Project Euler 48: The series, 1^{1} + 2^{2} + 3^{3} + … + 10^{10} = 10405071317.

Find the last ten digits of the series, 1^{1} + 2^{2} + 3^{3} + … + 1000^{1000}.

#### Analysis

This problem is wanting us to calculate the series of self powers up to and including 1000 and report the last ten digits of this calculation. This solution includes leading zeros if appropriate so 10 characters are always printed. The HackerRank version specifically request no leading zeros to be printed.

With the capability of Python’s pow() function and native large integer support this can be solved using a simple loop to calculate the series and extract the last 10 digits using the `mod()`

function.

Hackerrank Project Euler 48 increases the limit from 1000 to 2 million but that doesn’t do much in extending the challenge.

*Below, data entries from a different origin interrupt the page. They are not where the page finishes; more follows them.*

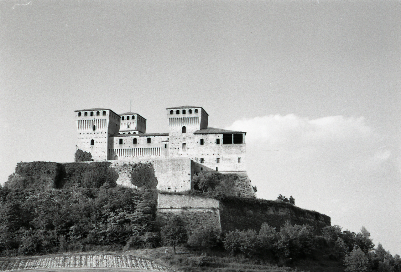 Servizio fotografico : Parma, 1976 / Paolo Monti. - Strisce: 3, Fotogrammi complessivi: 13 : Negativo b/n, gelatina bromuro d'argento/ pellicola ; 35 mm. - ((Sul portanegativi: N[I]K[MA]T FP4. - All'interno del portanegativi: la serie è anche identificata da una linea verticale e orizzontale a pennarello nero che separa la suddetta serie dalla precedente di soggetto diverso. - Occasione: Documentazione monumenti artistici Emilia-Romagna. - Fonte: Agenda di Paolo Monti: Leica 1501-3000 Controllo numerazione (1950-1978), presso Archivio Paolo Monti. - Fonte: Fattura di Paolo Monti: IV. Commesse/ Fattura n. 09/ Fotografie monumenti artistici Emilia-Romagna (1976/07/05), presso Archivio Paolo Monti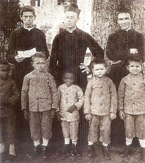 Meninos de Canudos no Colégio Salesiano de Salvador, Bahia, Brasil (c. 1900)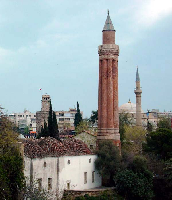 Altstadt von Antalya mit Wahrzeichen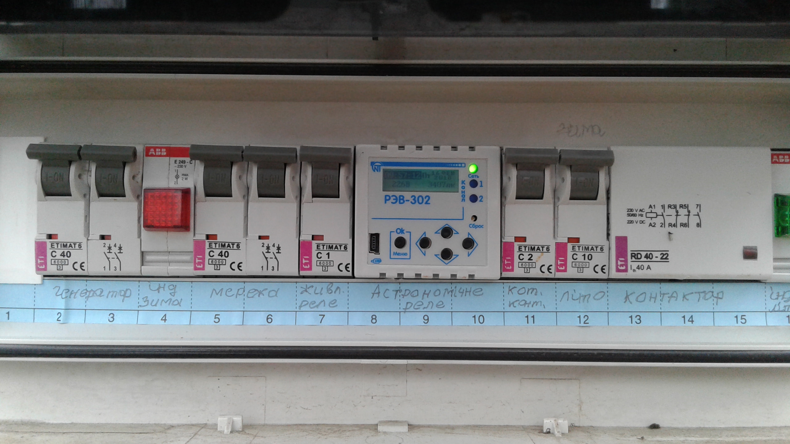 Щит керування

#### Project Euler 48 Solution

Runs < 0.001 seconds in Python 2.7.Use this link to get the Project Euler 48 Solution Python 2.7 source.

#### Afterthoughts

**Note a property of modular arithmetic:**`(a+b) % n = ((a%n) + (b%n)) % n`

- See also, Project Euler 97 Solution:
- See also, Project Euler 188 Solution:
- The last iteration, 1000, would not affect the last 10 digits of the sum.

*Project Euler 48 Solution last updated*

Here is my code in python. To reduce calculation time and manage memory I’ve set %10000000000 to keep adding only the last 10 digits each time. The code is in python:

Hey I used your code but I had to change it as below in order for it to pass. It passed all test cases. Good job.

L = int(raw_input())

d = 10 # last d digits of series

s = sum(pow(n, n, 10**d) for n in range(1, L+1))

s = int(str(s)[-10:])

print “%d” % (s)

I’ve noticed that changes have to be made to several of these solutions to pass on more robust contest platforms like Hackerrank.com.

Thanks for the info!

After looking at it closer I think you found a bug in trinket. I fixed it by removing the pow-mod calc. Weird results with it left in.

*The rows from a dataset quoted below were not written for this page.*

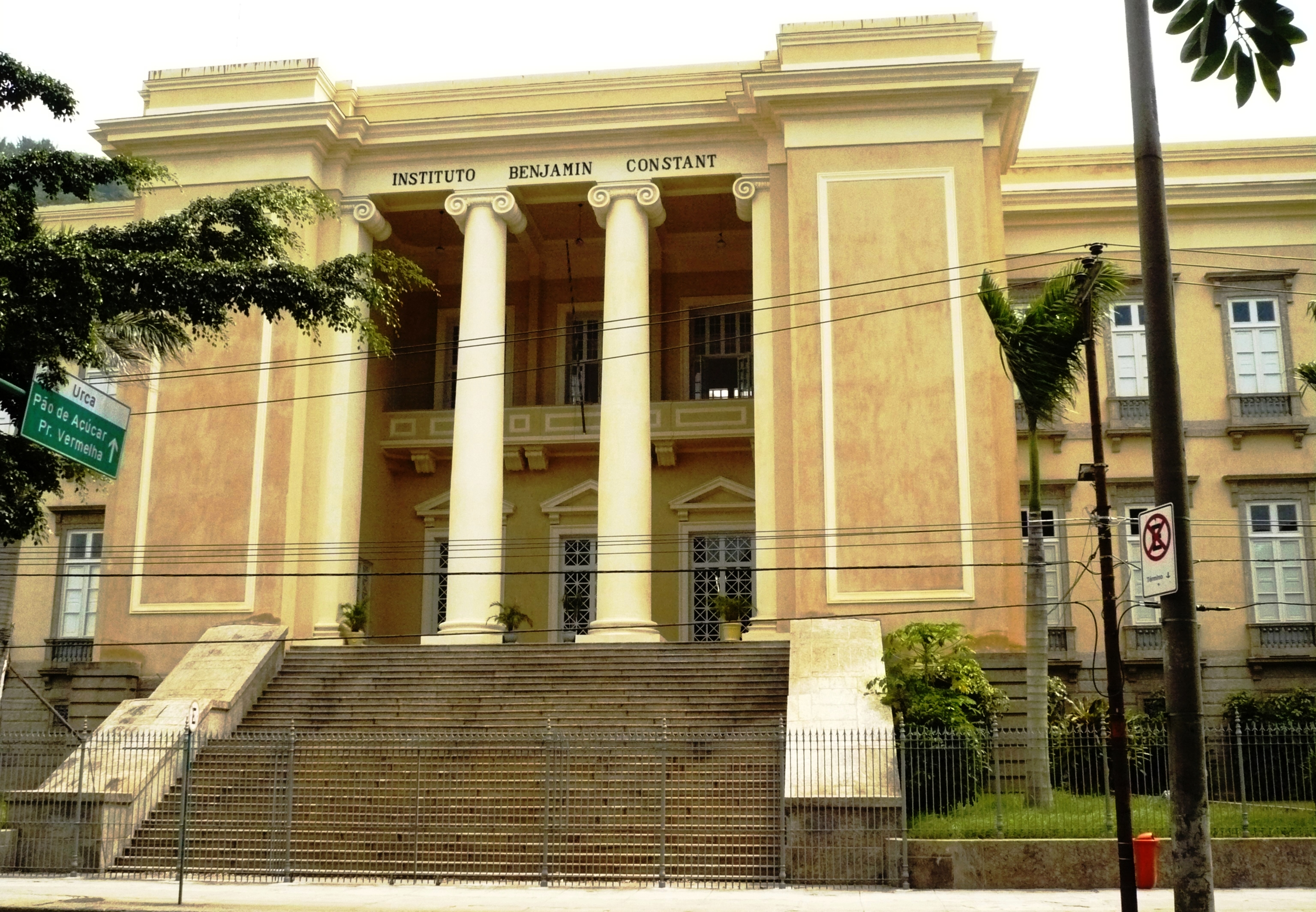 Instituto Benjamin Constant, Urca, Rio de Janeiro, RJ, Brasil: entrada.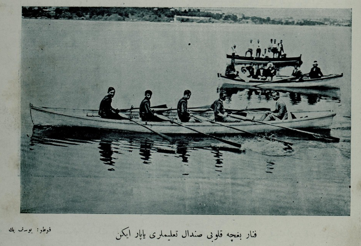 Meşhur Fenerbahçelilerden Galip Bey'in (Kulaksızoğlu) de göründüğü, 15 Haziran 1913 tarihli İdman mecmuasında yer alan fotoğrafın altında şöyle yazıyor : "Fenerbahçe Kulübü sandal talimleri yaparken"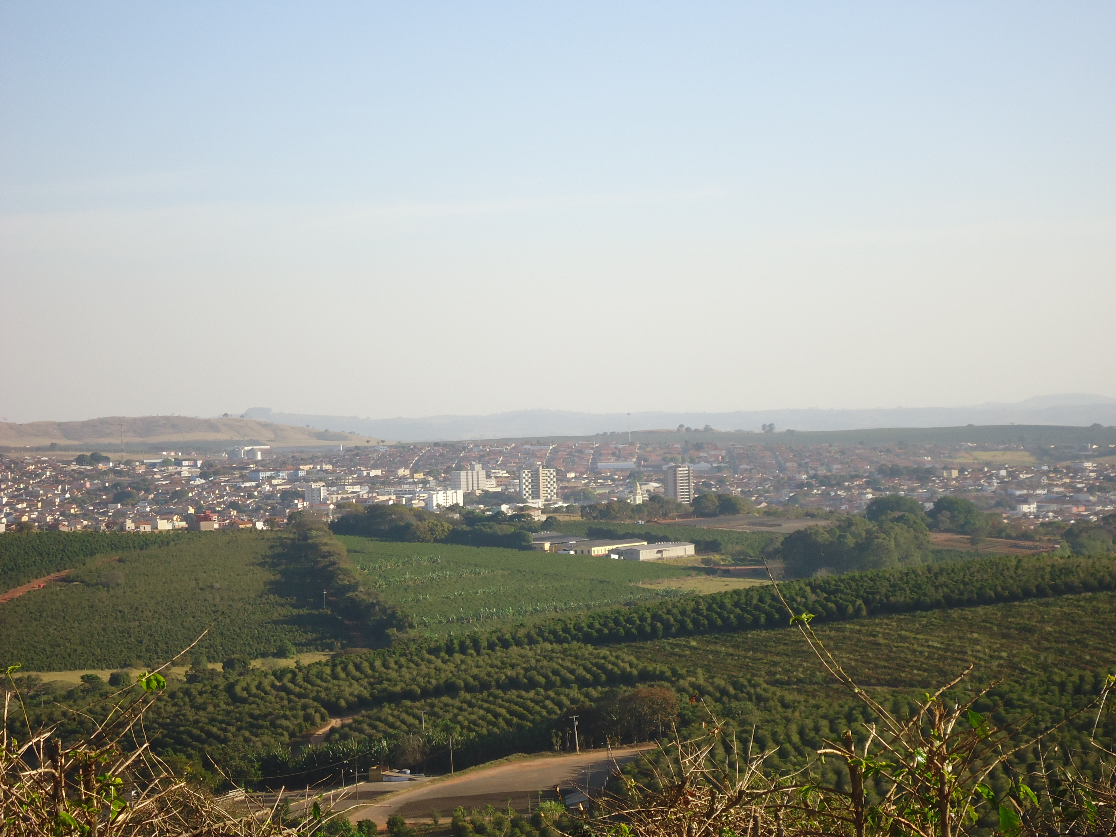 Vista de Três Pontas, no sul de minas.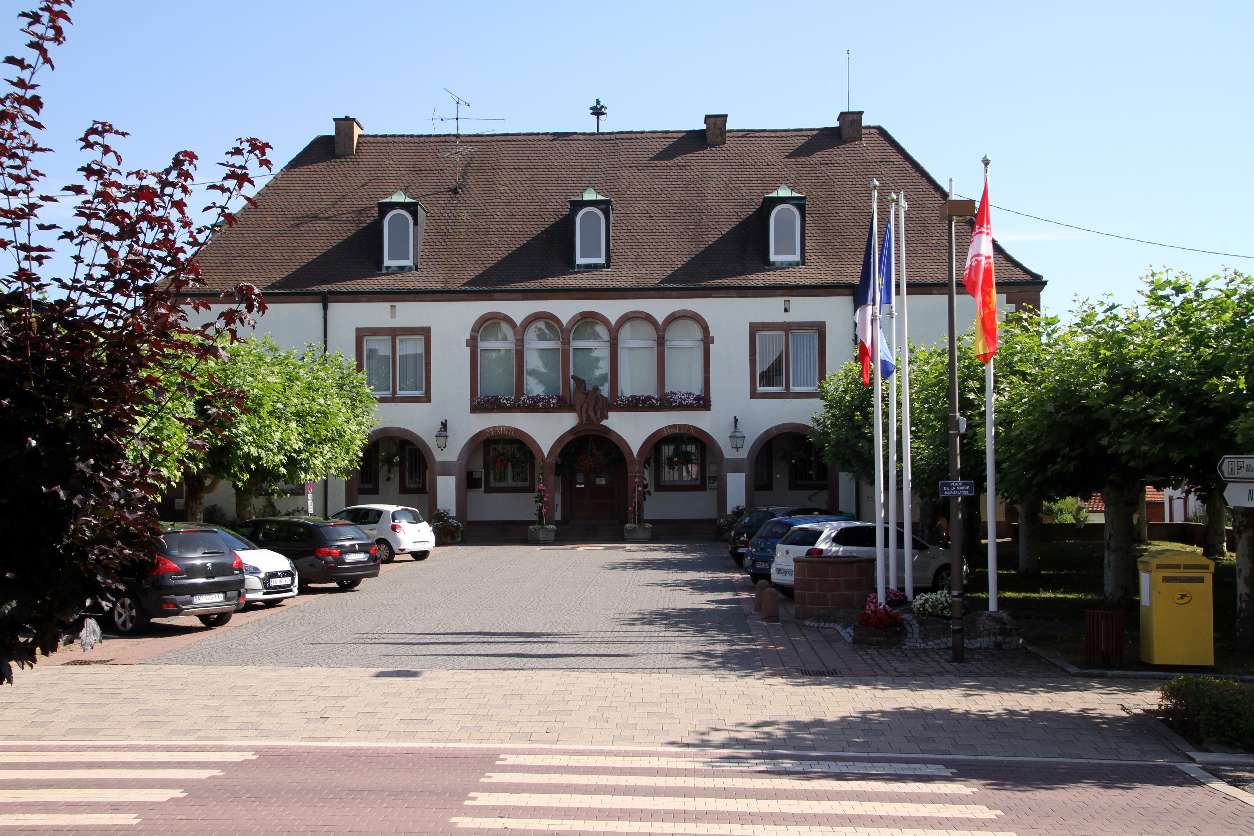 Hatten (Bas-Rhin)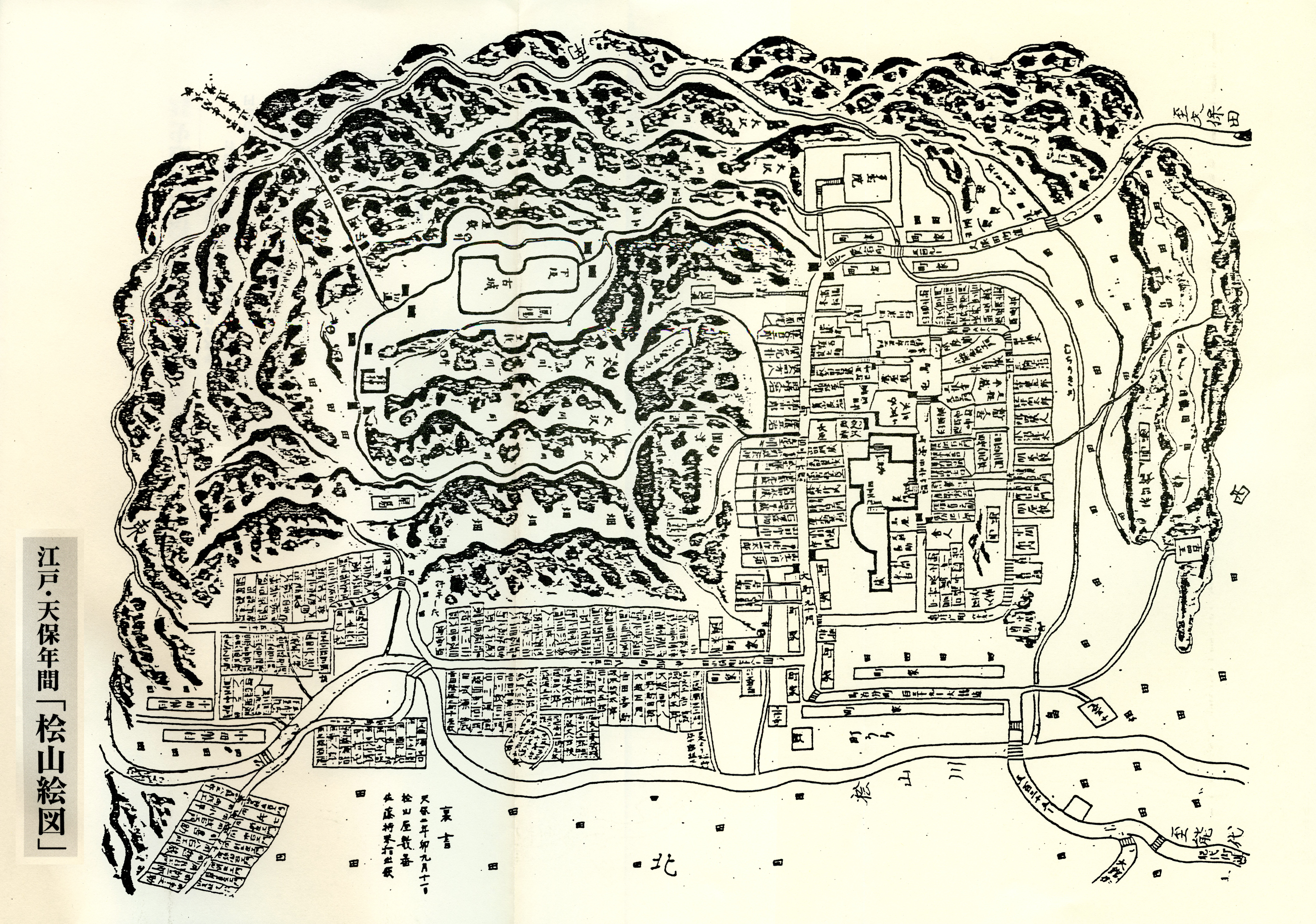 天保二年⁽1832年⁾「桧山絵図」久保田藩.山本郡

Well… I wouldn’t count this as a solution. Where exactly is the place that the solution uses the information that 1^1 + 2^2 + … + 10^10 = …? The brute-force approach is NOT a solution.

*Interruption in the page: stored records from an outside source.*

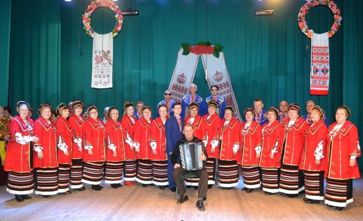 колектив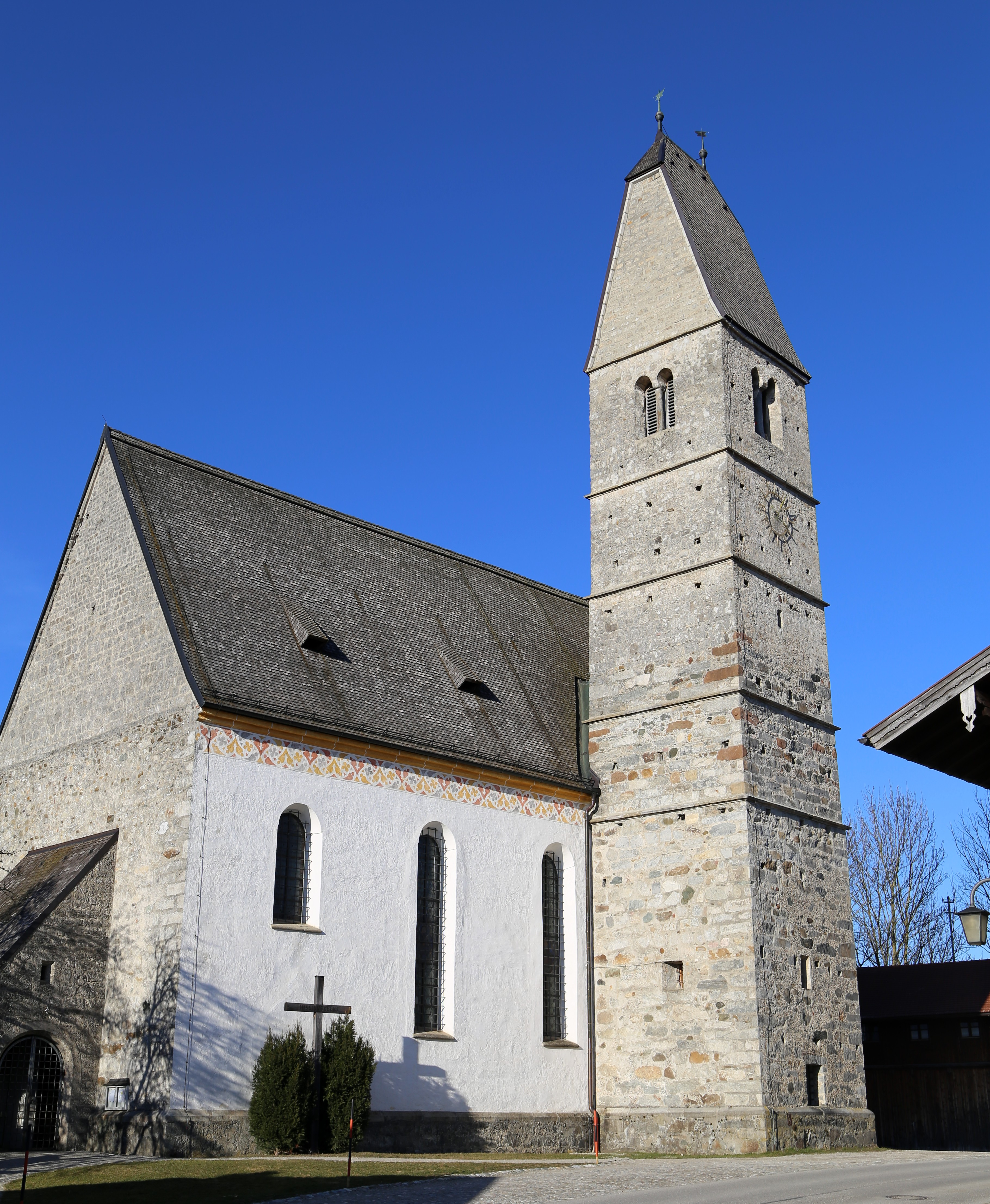 Hirnsberg 33; Kath. Kuratiekirche Mariä Himmelfahrt, Saalbau aus teils unverputztem Bruchsteinmauerwerk mit Satteldach und Südturm mit Schopfwalmdach und Farbsteinchen im Fugenmörtel, spätgotisch, Neubau Ende 15. Jh., Turm älter, 1496 Weihe, 1693 Dachstuhl, 1717 Turmobergeschoss, 1743 durch Wolf Ganterer Umgestaltung des Inneren; mit Ausstattung.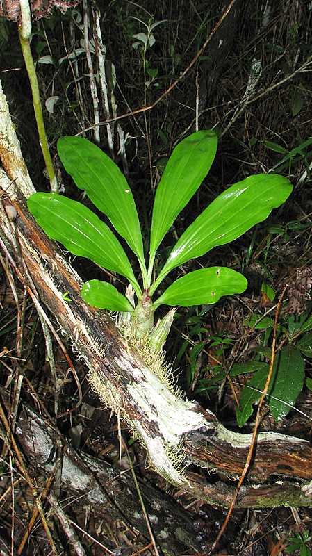 Catasetum macrocarpum. Habitat.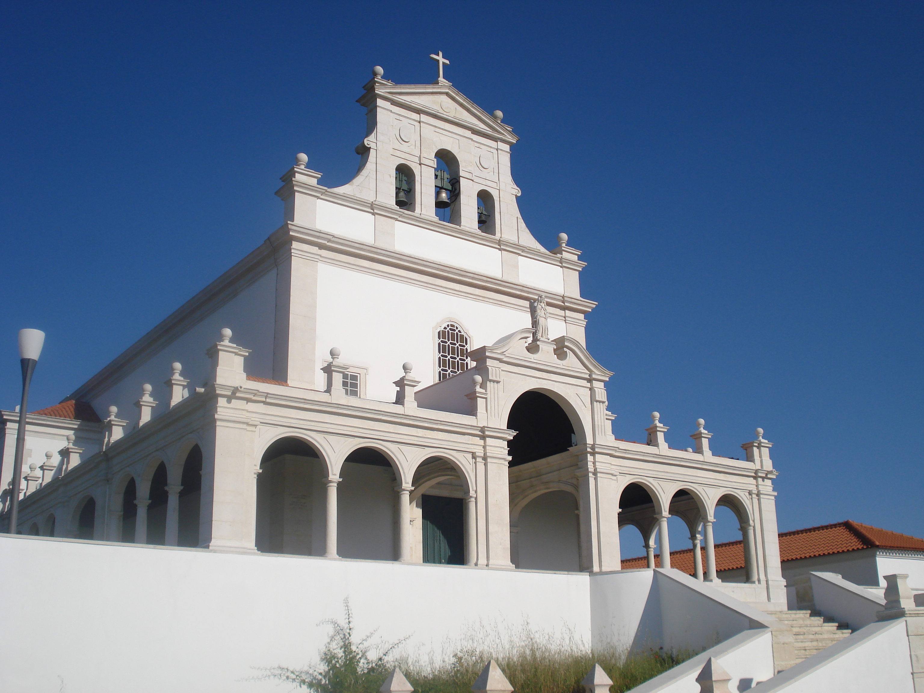 Capela da Nossa Senhora da Encarnação, em Leiria

Yes, Darek, brute force is a solution. You don’t always have to be clever or unique when solving problems. Please, Darek, provide a faster Python solution to back you claim. I have added an image to this post to demonstrate my point.

First, I don’t attack you. You’ve got the wrong impression. I don’t argue with the author of the solution, I argue with the solution itself. It’s an important distinction. Try to read my argument once again. Second, if the claim is that brute-force is a solution, then a question comes to mind: Why the heck would the question author give additional information in the form of the first line equation? Third, the problem is not about the speed of calculation but about programming a good solution. Fourth, there are languages that don’t have support for arbitrary precision arithmetic. Why then would you insist on Python? Try to code a solution to this in SQL for instance! Sure, brute-force is one way to solve a problem (if the problem lends itself to such handling at all). But in this case clearly it’s not what was intended and this is why I still uphold my view.

One more thing… The solution, which I will post when I have time to work it out fully, will be based on the fact that (10a + d)^(10a + d) = (10a + d)^10a * (10a + d)^d and then you have to use the Netwon binomial theorem. Once one have it, you can incorporate the HINT that the author gives you at the very top of the question. No arbitrary precision arithmetic needed. This is what a proper solution should be. Of course, it’s better to give pseudo-code that will work in any programming language, than to have a solution that only works for SOME specific laguages. So, once I have it, it will be pseudo-code that I’m going to post.

I am writing programs to solve problems everyday, mostly because I love doing so. When I can solve a problem that needs a quick fix or fast (deadline) solution and brute force works I will use it.

It’s easy to follow 5 years laters when I need to change something and if it is fast enough then why improve it.

Keep an open mind, Darek, to brute force as a possible valid solution. Yes, I know what the intention was by the problem setter, but all is fair when solving problems.

Also, I thought you’d like my fork graphic. Just a little comic relief.